Une des allées centrales
Il y a bien sûr des dizaines de caveaux construits par une famille, illustrant le fossé économique de la ville. Ils sont tous plus ou moins de la même taille mais tous de formes et de couleurs différentes. Je vais d'ailleurs terminer cette visite par une série de plusieurs édifices étonnants. Là encore, notons que le but n'est pas la tranquillité du défunt, mais de montrer la grandeur de la famille, quand bien même seule deux personnes y sont enterrées.

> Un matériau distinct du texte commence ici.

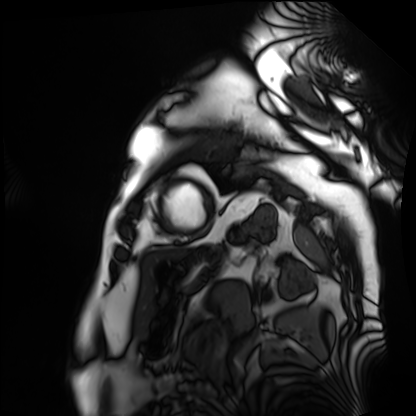
Summary: Cardiac MRI. Subject group: patient.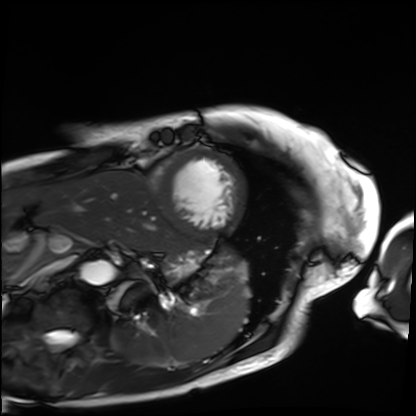
Cardiac MRI.
Subject group: patient.

Oh, les belles colonnes grecques !
C'est d'ailleurs un constat global : ce cimetière est vide. Ou plutôt, il n'est pas plein, comme le sont les cimetières européens. Il y a encore beaucoup de place, tant du côté des pauvres que de celui des riches. Les murs de tombes ne sont donc pas choisis par manque de place mais plus vraisemblablement pour des raisons économiques. Une inscriptions sur l'un d'eux me fait penser aussi qu'il pourrait s'agir d'un service de la ville, pour ceux qui n'ont pas les moyens ou pour les gens qui meurent vraiment seuls, mais je n'en suis pas sûr.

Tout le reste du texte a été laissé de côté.